James Almeida
Assistant Professor of History
Office: Lindquist Hall 256
Phone: 801-626-6706
Research & Teaching Areas
- Latin American and the Atlantic World
- Social and Economic History
- History of Slavery and Human Difference
Degrees
- PhD in Latin American History, Harvard University (2022)
- MA in History, Florida International University (2015)
- BBA in International Business, Boise State University (2009)
Courses
- HIST 1500 World History to 1500
- HIST 1510 World History 1500 to Present
- HIST 4630 Ancient & Colonial Latin America
- HIST 4650 Modern Latin America
- HIST 4670 History of Mexico
Biography
James Almeida is a scholar of Latin America with a focus on understandings of human difference. His current book project—"Minting Slavery, Coining Race: Human Difference, Discipline, and Labor in Colonial Potosí"—explores the development of racial ideologies associated with forced labor practices in Potosí’s colonial mint. Located near the world’s richest silver mine in what is today Bolivia, this institution was the site of a series of overlapping, ambiguous, and coercive labor projects that employed diverse groups of indigenous Andeans, Africans, Europeans, and their descendants.
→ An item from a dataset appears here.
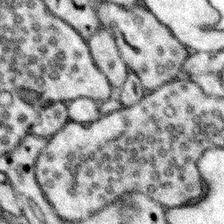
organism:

He is currently working on publishing comparative research about protoindustrial slavery in the Lima mint (in today’s Peru) and pursuing a new research project on the regulation of sexual behavior in Peru. Prof. Almeida has conducted research in archives and libraries in Bolivia, Peru, Spain, the United States, and the United Kingdom. His work has been supported by the American Historical Association, Casa de Velazquez, Dumbarton Oaks Research Library and Collection, and the John Carter Brown Library. Prior to arriving at Weber State, Prof. Almeida taught at Oberlin College.
Publications
- “Suspicious Possession: Policing Silver and Making Race in Colonial Potosí,” Colonial Latin American Review 30, no. 4 (2021): 545-564. DOI: 10.1080/10609164.2021.1996991
- “The Market of Small Freedoms: Labor Negotiation in 17th-Century Potosí.” In Rossana Barragán R. and Paula C. Zagalsky, editors. Potosí in the Global Silver Age (16th—19th Centuries), 210-242. Leiden: Brill, 2023.